# Spam Classification
> **Work done by**: Nwachukwu Anthony  
> **Email**: nwachukwuanthony2015@gmail.com  
> **Note**: this is my solution to the Udacity Nanodegree course on NLP

## Our Mission ##

Spam detection is one of the major applications of Machine Learning in the interwebs today. Pretty much all of the major email service providers have spam detection systems built in and automatically classify such mail as 'Junk Mail'. 
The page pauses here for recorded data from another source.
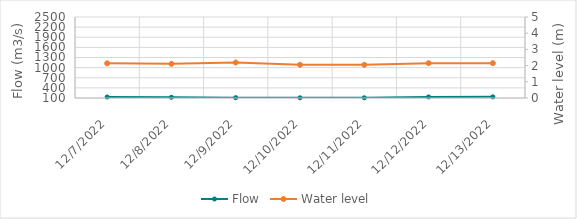
| Category | Flow |
|---|---|
| 4/26/22 | 1140.4 |
| 4/25/22 | 1211.3 |
| 4/24/22 | 1213.26 |
| 4/23/22 | 1202.39 |
| 4/22/22 | 1092.04 |
| 4/21/22 | 872.7 |
| 4/20/22 | 826.65 |
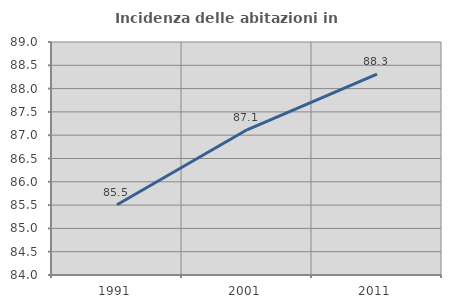
| Category | Incidenza delle abitazioni in proprietà  |
|---|---|
| 1991.0 | 85.507 |
| 2001.0 | 87.117 |
| 2011.0 | 88.312 |
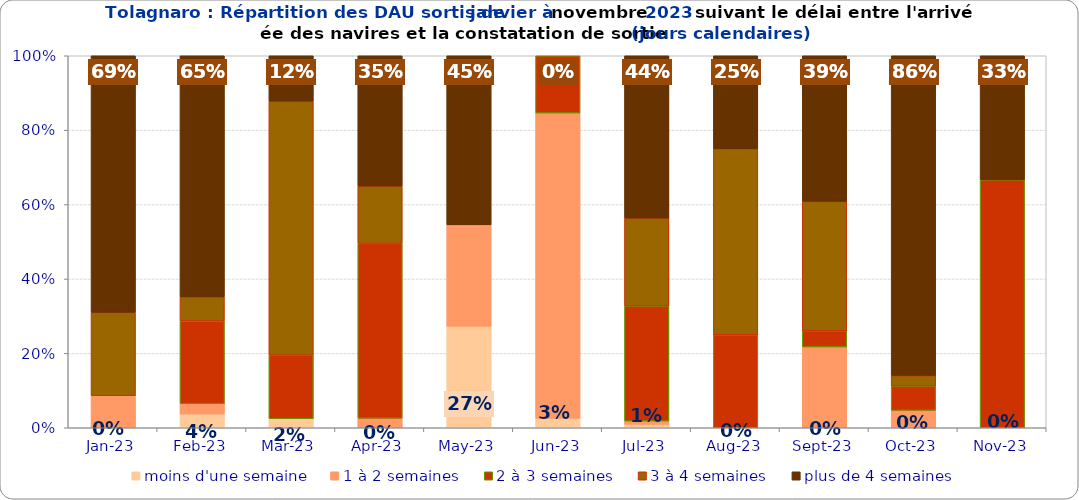
| Category | moins d'une semaine | 1 à 2 semaines | 2 à 3 semaines | 3 à 4 semaines | plus de 4 semaines |
|---|---|---|---|---|---|
| 2023-01-01 | 0 | 0.086 | 0 | 0.224 | 0.69 |
| 2023-02-01 | 0.037 | 0.028 | 0.222 | 0.065 | 0.648 |
| 2023-03-01 | 0.024 | 0 | 0.171 | 0.683 | 0.122 |
| 2023-04-01 | 0 | 0.026 | 0.47 | 0.154 | 0.35 |
| 2023-05-01 | 0.273 | 0.273 | 0 | 0 | 0.455 |
| 2023-06-01 | 0.026 | 0.821 | 0.154 | 0 | 0 |
| 2023-07-01 | 0.009 | 0.009 | 0.309 | 0.236 | 0.436 |
| 2023-08-01 | 0 | 0 | 0.25 | 0.5 | 0.25 |
| 2023-09-01 | 0 | 0.217 | 0.043 | 0.348 | 0.391 |
| 2023-10-01 | 0 | 0.047 | 0.065 | 0.028 | 0.86 |
| 2023-11-01 | 0 | 0 | 0.667 | 0 | 0.333 |
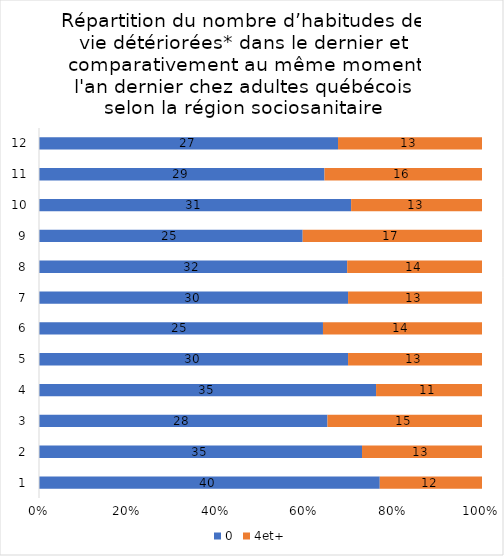
| Category | 0 | 4et+ |
|---|---|---|
| 0 | 40 | 12 |
| 1 | 35 | 13 |
| 2 | 28 | 15 |
| 3 | 35 | 11 |
| 4 | 30 | 13 |
| 5 | 25 | 14 |
| 6 | 30 | 13 |
| 7 | 32 | 14 |
| 8 | 25 | 17 |
| 9 | 31 | 13 |
| 10 | 29 | 16 |
| 11 | 27 | 13 |
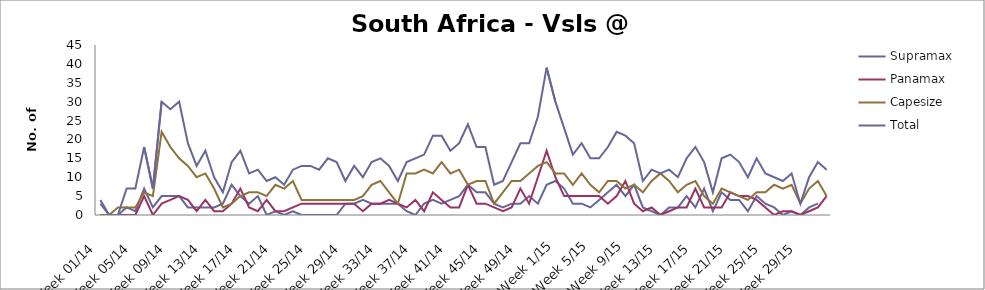
| Category | Supramax | Panamax | Capesize | Total |
|---|---|---|---|---|
| Week 01/14 | 3 | 0 | 0 | 4 |
| Week 02/14 | 0 | 0 | 0 | 0 |
| Week 03/14 | 0 | 0 | 2 | 0 |
| Week 04/14 | 2 | 0 | 2 | 7 |
| Week 05/14 | 1 | 0 | 2 | 7 |
| Week 06/14 | 7 | 5 | 6 | 18 |
| Week 07/14 | 2 | 0 | 5 | 7 |
| Week 08/14 | 5 | 3 | 22 | 30 |
| Week 09/14 | 5 | 4 | 18 | 28 |
| Week 10/14 | 5 | 5 | 15 | 30 |
| Week 11/14 | 2 | 4 | 13 | 19 |
| Week 12/14 | 2 | 1 | 10 | 13 |
| Week 13/14 | 2 | 4 | 11 | 17 |
| Week 14/14 | 2 | 1 | 7 | 10 |
| Week 15/14 | 3 | 1 | 2 | 6 |
| Week 16/14 | 8 | 3 | 3 | 14 |
| Week 17/14 | 5 | 7 | 5 | 17 |
| Week 18/14 | 3 | 2 | 6 | 11 |
| Week 19/14 | 5 | 1 | 6 | 12 |
| Week 20/14 | 0 | 4 | 5 | 9 |
| Week 21/14 | 1 | 1 | 8 | 10 |
| Week 22/14 | 0 | 1 | 7 | 8 |
| Week 23/14 | 1 | 2 | 9 | 12 |
| Week 24/14 | 0 | 3 | 4 | 13 |
| Week 25/14 | 0 | 3 | 4 | 13 |
| Week 26/14 | 0 | 3 | 4 | 12 |
| Week 27/14 | 0 | 3 | 4 | 15 |
| Week 28/14 | 0 | 3 | 4 | 14 |
| Week 29/14 | 3 | 3 | 4 | 9 |
| Week 30/14 | 3 | 3 | 4 | 13 |
| Week 31/14 | 4 | 1 | 5 | 10 |
| Week 32/14 | 3 | 3 | 8 | 14 |
| Week 33/14 | 3 | 3 | 9 | 15 |
| Week 34/14 | 3 | 4 | 6 | 13 |
| Week 35/14 | 3 | 3 | 3 | 9 |
| Week 36/14 | 1 | 2 | 11 | 14 |
| Week 37/14 | 0 | 4 | 11 | 15 |
| Week 38/14 | 3 | 1 | 12 | 16 |
| Week 39/14 | 4 | 6 | 11 | 21 |
| Week 40/14 | 3 | 4 | 14 | 21 |
| Week 41/14 | 4 | 2 | 11 | 17 |
| Week 42/14 | 5 | 2 | 12 | 19 |
| Week 43/14 | 8 | 8 | 8 | 24 |
| Week 44/14 | 6 | 3 | 9 | 18 |
| Week 45/14 | 6 | 3 | 9 | 18 |
| Week 46/14 | 3 | 2 | 3 | 8 |
| Week 47/14 | 2 | 1 | 6 | 9 |
| Week 48/14 | 3 | 2 | 9 | 14 |
| Week 49/14 | 3 | 7 | 9 | 19 |
| Week 50/14 | 5 | 3 | 11 | 19 |
| Week 51/14 | 3 | 10 | 13 | 26 |
| Week 52/14 | 8 | 17 | 14 | 39 |
| Week 1/15 | 9 | 10 | 11 | 30 |
| Week 2/15 | 7 | 5 | 11 | 23 |
| Week 3/15 | 3 | 5 | 8 | 16 |
| Week 4/15 | 3 | 5 | 11 | 19 |
| Week 5/15 | 2 | 5 | 8 | 15 |
| Week 6/15 | 4 | 5 | 6 | 15 |
| Week 7/15 | 6 | 3 | 9 | 18 |
| Week 8/15 | 8 | 5 | 9 | 22 |
| Week 9/15 | 5 | 9 | 7 | 21 |
| Week 10/15 | 8 | 3 | 8 | 19 |
| Week 11/15 | 2 | 1 | 6 | 9 |
| Week 12/15 | 1 | 2 | 9 | 12 |
| Week 13/15 | 0 | 0 | 11 | 11 |
| Week 14/15 | 2 | 1 | 9 | 12 |
| Week 15/15 | 2 | 2 | 6 | 10 |
| Week 16/15 | 5 | 2 | 8 | 15 |
| Week 17/15 | 2 | 7 | 9 | 18 |
| Week 18/15 | 7 | 2 | 5 | 14 |
| Week 19/15 | 1 | 2 | 3 | 6 |
| Week 20/15 | 6 | 2 | 7 | 15 |
| Week 21/15 | 4 | 6 | 6 | 16 |
| Week 22/15 | 4 | 5 | 5 | 14 |
| Week 23/15 | 1 | 5 | 4 | 10 |
| Week 24/15 | 5 | 4 | 6 | 15 |
| Week 25/15 | 3 | 2 | 6 | 11 |
| Week 26/15 | 2 | 0 | 8 | 10 |
| Week 27/15 | 0 | 1 | 7 | 9 |
| Week 28/15 | 1 | 1 | 8 | 11 |
| Week 29/15 | 0 | 0 | 3 | 3 |
| Week 30/15 | 2 | 1 | 7 | 10 |
| Week 31/15 | 3 | 2 | 9 | 14 |

In this mission we will be using the Naive Bayes algorithm to create a model that can classify [dataset](https://archive.ics.uci.edu/ml/datasets/SMS+Spam+Collection) SMS messages as spam or not spam, based on the training we give to the model. It is important to have some level of intuition as to what a spammy text message might look like. Usually they have words like 'free', 'win', 'winner', 'cash', 'prize' and the like in them as these texts are designed to catch your eye and in some sense tempt you to open them. Also, spam messages tend to have words written in all capitals and also tend to use a lot of exclamation marks. To the recipient, it is usually pretty straightforward to identify a spam text and our objective here is to train a model to do that for us!

Being able to identify spam messages is a binary classification problem as messages are classified as either 'Spam' or 'Not Spam' and nothing else. Also, this is a supervised learning problem, as we will be feeding a labelled dataset into the model, that it can learn from, to make future predictions. 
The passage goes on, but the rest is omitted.